Beslenme ve Risk Faktörleri
Kanser riskini artıran faktörlerden biri de sağlıksız beslenme alışkanlıkları. Terzi, işlenmiş gıdaların kalın bağırsak hastalıkları üzerindeki etkisine dikkat çekerek, "Beslenme alışkanlıklarımız hastalıkların oluşumunda önemli bir rol oynuyor. İşlenmiş gıdaların aşırı tüketimi, kalın bağırsak kanseri riskini artırıyor. Sağlıklı ve dengeli beslenme konusunda toplumsal farkındalığın artırılması büyük önem taşıyor" diye konuştu.

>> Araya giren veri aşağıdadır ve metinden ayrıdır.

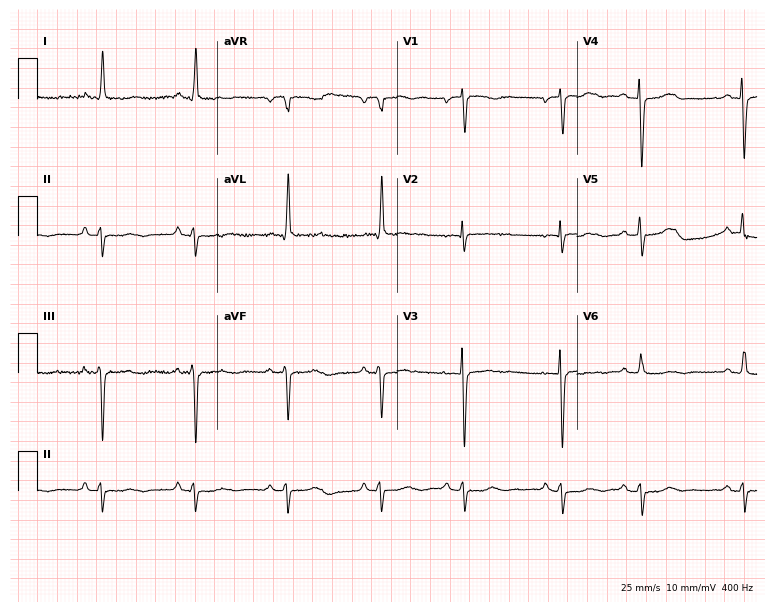
12-lead ECG from an 83-year-old female patient (7.3-second recording at 400 Hz). No first-degree AV block, right bundle branch block (RBBB), left bundle branch block (LBBB), sinus bradycardia, atrial fibrillation (AF) or sinus tachycardia recorded for this tracing.
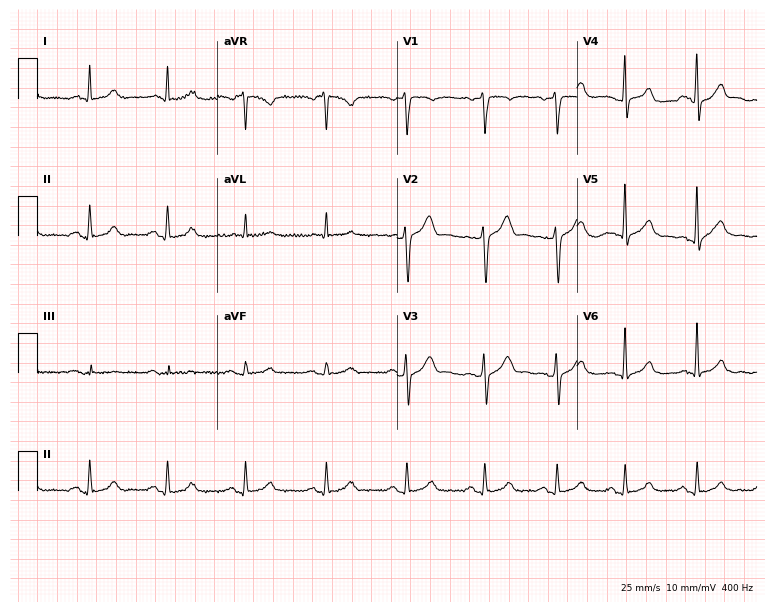
Resting 12-lead electrocardiogram (7.3-second recording at 400 Hz). Patient: a male, 45 years old. Read as a normal ECG.
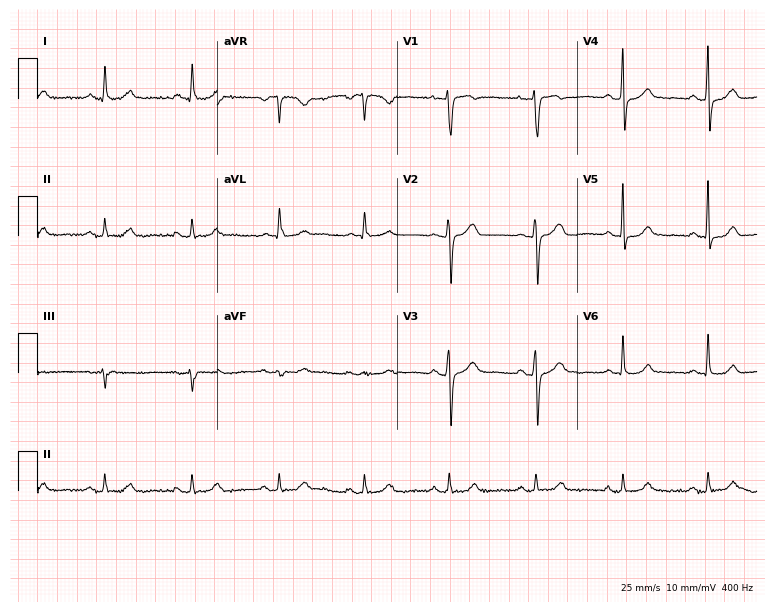
Electrocardiogram (7.3-second recording at 400 Hz), a 75-year-old woman. Overall reading on record: normal ECG.
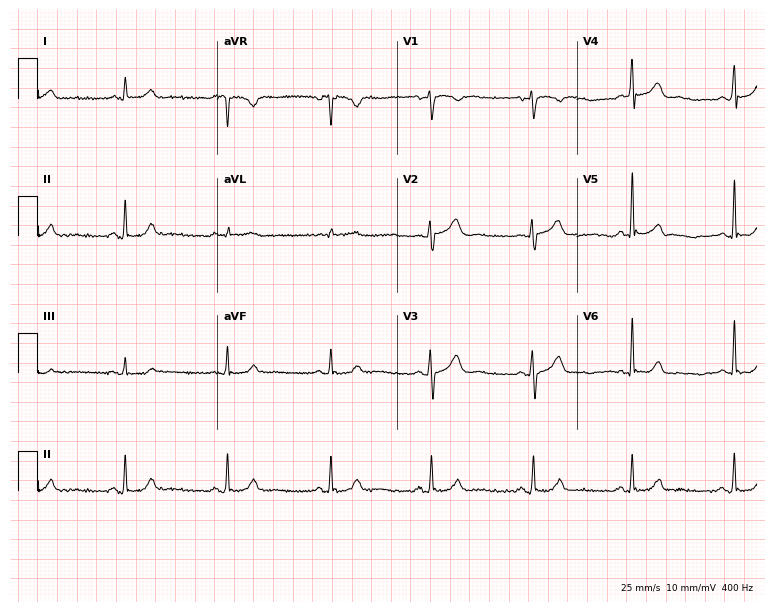
ECG (7.3-second recording at 400 Hz) — a 56-year-old female patient. Labelled as a normal ECG.
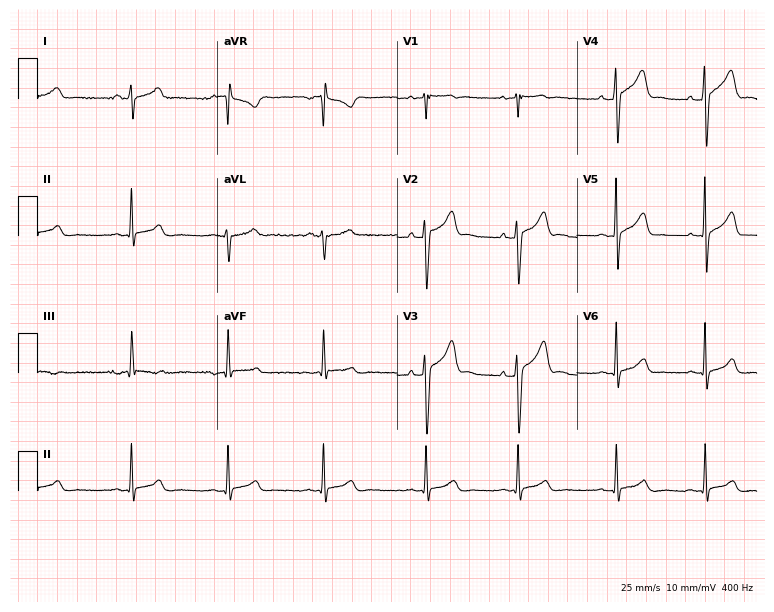
Electrocardiogram (7.3-second recording at 400 Hz), a male patient, 18 years old. Overall reading on record: normal ECG.

Beslenmenin yanı sıra fiziksel aktivitenin de kalın bağırsak kanseri riskini azaltmada bir faktör olduğunu vurgulayan Terzi, “Düzenli egzersiz yapmak, bağırsak hareketlerini düzenleyerek sindirim sisteminin sağlığını korur. Bu nedenle hareketli bir yaşam tarzını benimsemek, riski azaltabilir” dedi.
Bunun yanı sıra, Terzi, stresin de kanser üzerinde olumsuz etkileri olduğunu belirterek, “Kronik stres, bağışıklık sistemini zayıflatabilir ve bazı kanser türlerine yatkınlığı artırabilir. Bu yüzden stres yönetimi, sağlıklı beslenme ve düzenli egzersiz kadar önemlidir” ifadelerini kullandı.

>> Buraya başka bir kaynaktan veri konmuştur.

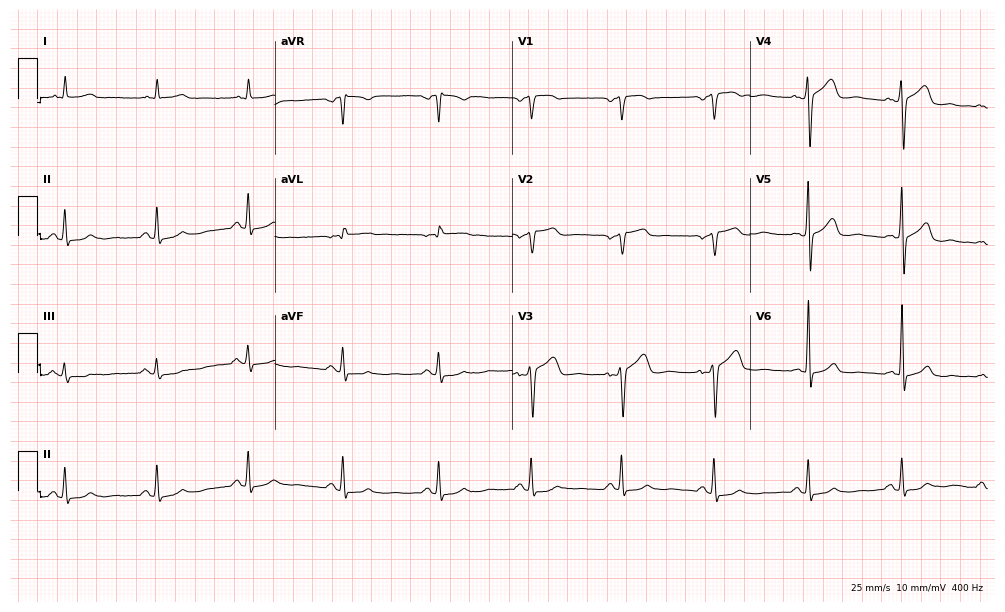
12-lead ECG from a 57-year-old man (9.7-second recording at 400 Hz). Recorded interpretation: within normal limits.
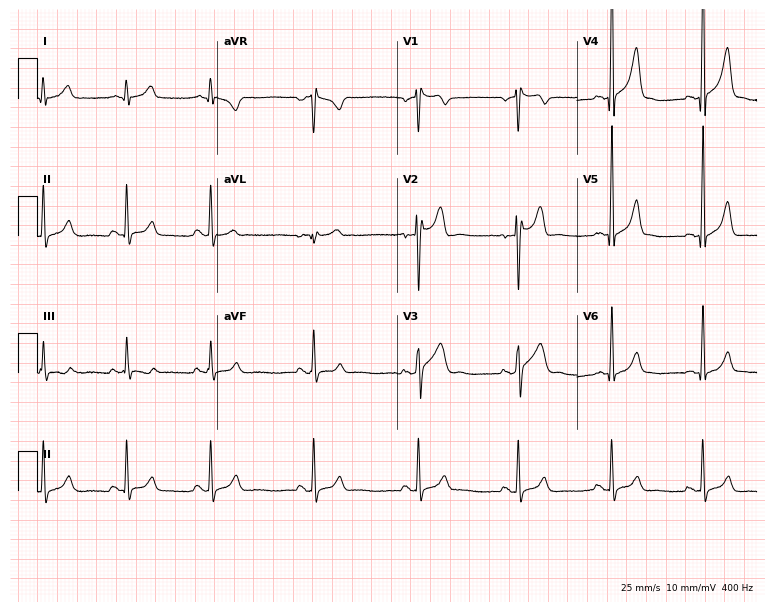
12-lead ECG from a 31-year-old male. Screened for six findings — first-degree AV block, right bundle branch block (RBBB), left bundle branch block (LBBB), sinus bradycardia, atrial fibrillation (AF), sinus tachycardia — none is recorded. Only these six findings were labelled.
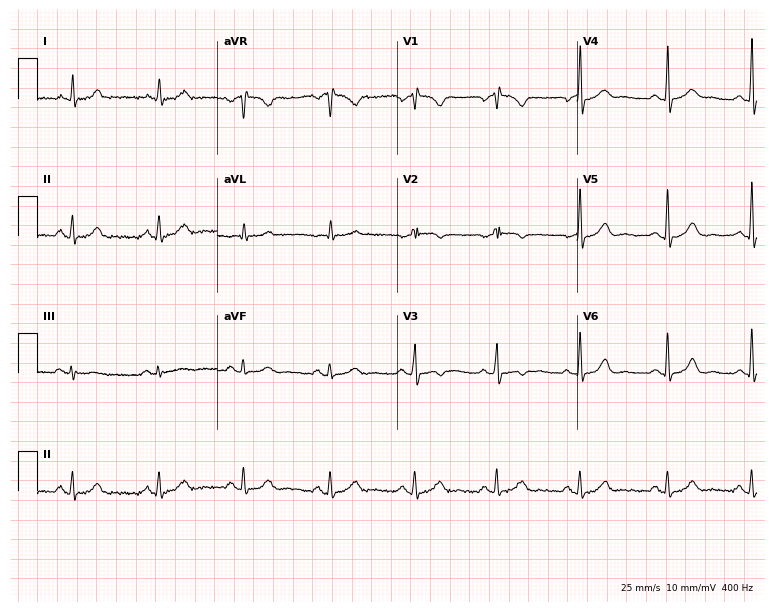
Electrocardiogram (7.3-second recording at 400 Hz), a 56-year-old male. Of the six screened findings (first-degree AV block, right bundle branch block, left bundle branch block, sinus bradycardia, atrial fibrillation, sinus tachycardia), none is recorded. Only these six findings were labelled.
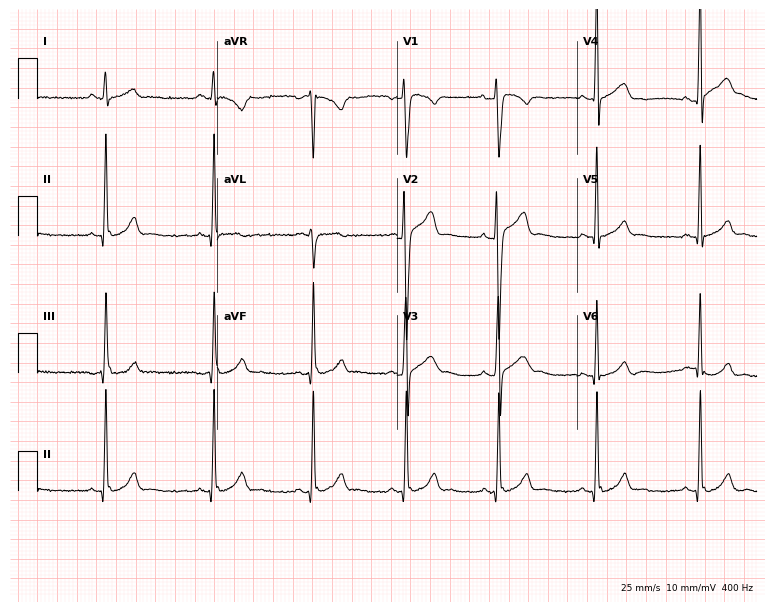
Resting 12-lead electrocardiogram (7.3-second recording at 400 Hz). Patient: a man, 26 years old. None of these six findings is recorded: first-degree AV block, right bundle branch block, left bundle branch block, sinus bradycardia, atrial fibrillation, sinus tachycardia.
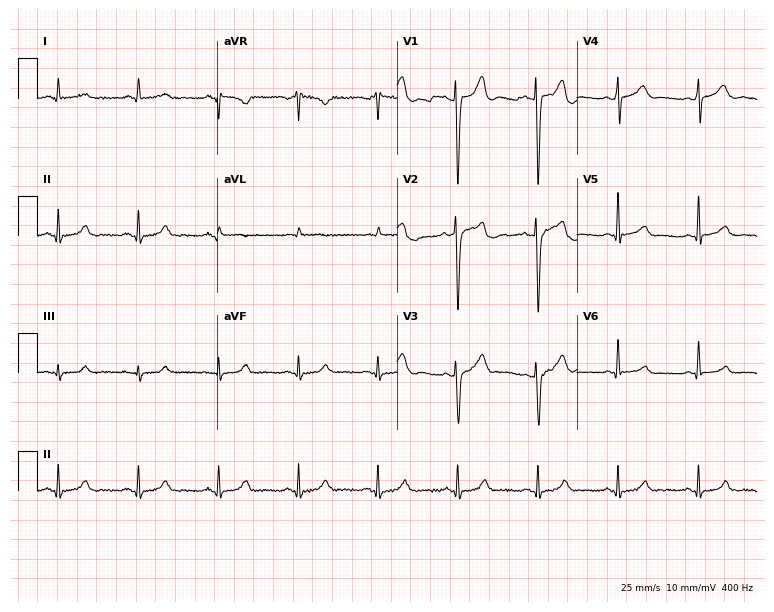
ECG — a man, 45 years old. Labelled as a normal ECG.
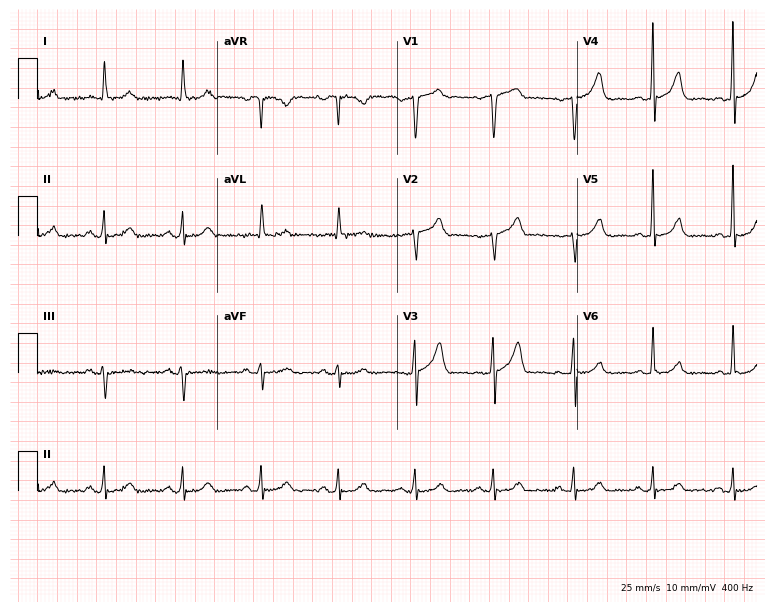
Standard 12-lead ECG recorded from a male, 75 years old. Read as a normal ECG.

Türkiye’de kalın bağırsak kanseri için yürütülen bir tarama programı mevcut ancak etkinliği ve kapsayıcılığı artırılmalı. Terzi, "Kanser taramalarının teşvik edilmesi, sağlık hizmetlerinin erişilebilir hale getirilmesi ve farkındalık çalışmalarının yaygınlaştırılması gerekmektedir. Sağlık, bir ayrıcalık değil, temel bir haktır ve herkesin bu hizmetlerden eşit şekilde faydalanabilmesi sağlanmalıdır" diyerek sözlerini tamamladı.
Terzi, aynı zamanda bireylerin yaşam tarzlarında yapacakları değişikliklerle hastalık riskinin azaltılmasında rol oynadığını belirtti. “Sigara ve alkol kullanımını sınırlamak, işlenmiş gıdalardan uzak durmak ve bol lifli gıdalar tüketmek, bağırsak sağlığı açısından büyük önem taşır. Ayrıca, düzenli sağlık kontrollerini ihmal etmemek, hem erken teşhis şansını artırır hem de genel sağlık durumunu korumaya yardımcı olur” dedi.

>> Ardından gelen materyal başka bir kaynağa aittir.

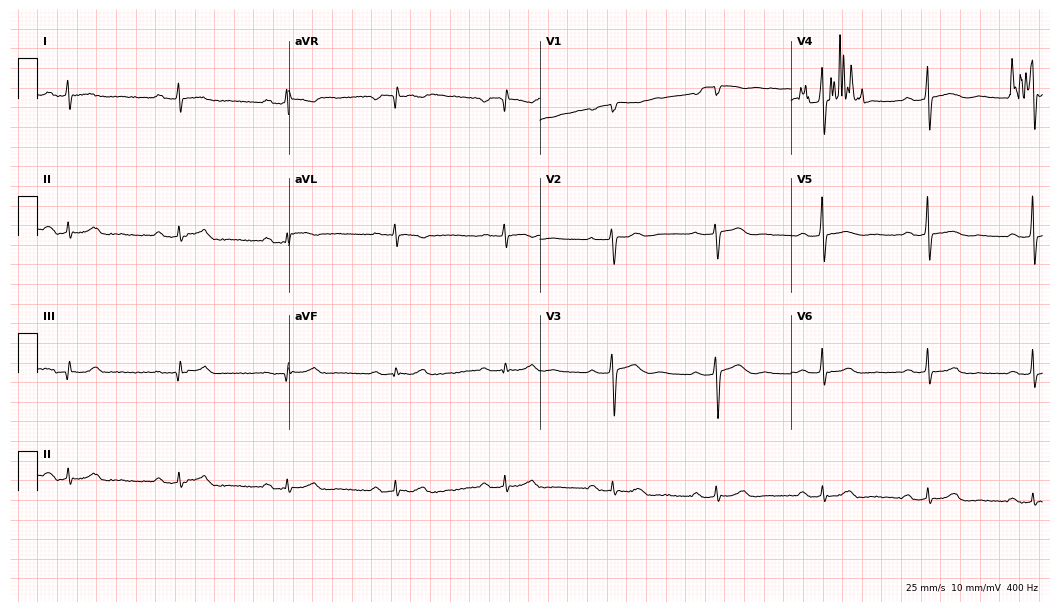
Resting 12-lead electrocardiogram. Patient: a male, 44 years old. None of these six findings is recorded: first-degree AV block, right bundle branch block (RBBB), left bundle branch block (LBBB), sinus bradycardia, atrial fibrillation (AF), sinus tachycardia. Only these six findings were labelled.
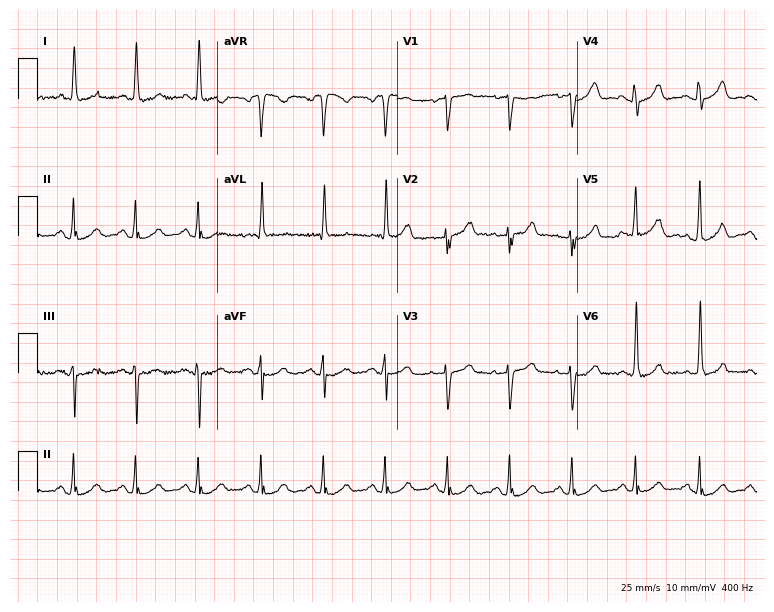
12-lead ECG from a female, 68 years old (7.3-second recording at 400 Hz). Recorded interpretation: within normal limits.
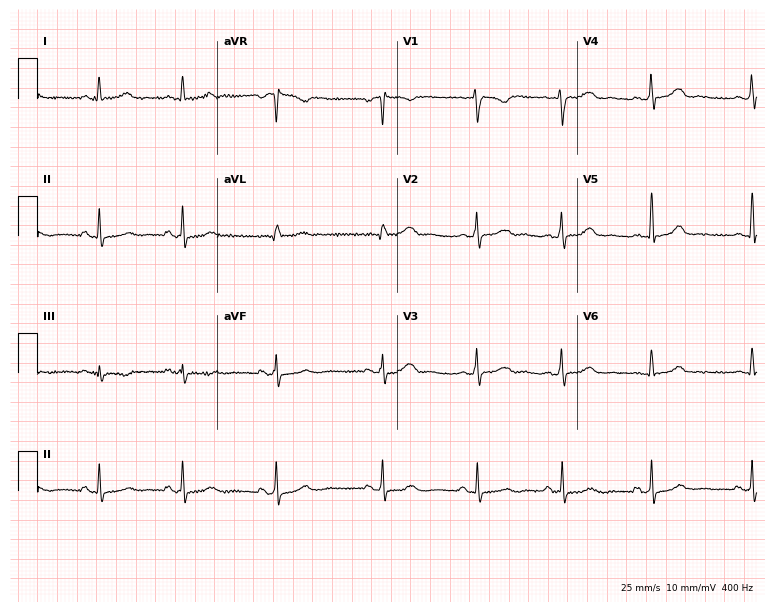
Electrocardiogram, a 37-year-old female. Overall reading on record: normal ECG.

Siyahi Amerikalılar kalın bağırsak kanserlerinde dezavantajlı grup
Vaka sayıları ve ölüm oranları arasındaki farklara bakıldığında tüm dünyada eşitsizlik, ırk ve etnik köken farklılıkları göstermektedir. Örneğin siyahi Amerikalılarda bu durum pek çok bilimsel araştırma ile çarpıcı biçimde gösterilmiştir. Siyahi Amerikalılar arasında kalın bağırsak kanseri, beyaz Amerikalılara göre yüzde 21 daha fazla görülmektedir. Bu hastalıktan ölüm oranları ise yüzde 44 daha yüksektir.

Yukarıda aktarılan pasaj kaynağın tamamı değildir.